Les greffiers dénoncent un dilatoire

 

Réunis pendant plusieurs tours d’horloge hier, le ministère de la Justice et le Sytjust n’ont pu trouver aucun accord pour sortir de la crise.

 

Les nuages continuent de s’amonceler au-dessus de l’institution judiciaire. La rencontre, tant attendue hier entre la tutelle et les travailleurs de la justice, n’a produit aucun résultat probant. Sur tous les points, c’est le statu quo. Aucun engagement concret n’a été pris par les parties pour décanter la situation et soulager les justiciables. Les greffiers vont devoir attendre, au moins jusqu’à mercredi, pour être édifiés sur certains points de leurs revendications.

Leur annonçant une rencontre avec le président de la République à cette date, le ministre a promis de leur revenir. Ainsi leur a-t-il demandé de lever leur mot d’ordre de grève. Hors de question, selon les travailleurs de la Justice qui brandissent l’absence d’avancée.
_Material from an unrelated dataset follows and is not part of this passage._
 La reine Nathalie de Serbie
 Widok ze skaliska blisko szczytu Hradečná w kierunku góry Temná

Parmi les revendications invoquées au cours de cette réunion, il y a eu la question des primes, les fonds communs et la formation des greffiers. D’emblée, le ministère de la Justice a tenu à souligner que la publication des textes relatifs aux fonds communs n’est pas de son ressort ; c’est de la compétence du Secrétariat général du gouvernement. Les travailleurs ont alors sollicité qu’il en touche mot au chef de l’Etat pour faire bouger les lignes, mais n’ont pas eu de réponse satisfaisante.
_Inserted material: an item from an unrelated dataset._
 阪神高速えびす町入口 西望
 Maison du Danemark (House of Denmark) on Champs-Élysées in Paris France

L’autre point de discorde a concerné le démarrage des formations en vue du reclassement de certains greffiers. Là également, c’est le blocage total. Suffisant pour pousser les travailleurs de la justice vers la radicalisation. Désormais, les camarades d’Aya Boun Malick Diop promettent de contourner le ministre de la Justice. ‘’Puisque la rencontre avec notre tutelle n’a donné rien de probant, il faut essayer de porter l’affaire devant le chef de l’Etat. D’ores et déjà, nos communications doivent être adressées au président de la République. Ce ministre a montré qu’il ne veut pas du tout régler nos revendications ; il ne veut pas appliquer les textes’’, pestent les syndicalistes.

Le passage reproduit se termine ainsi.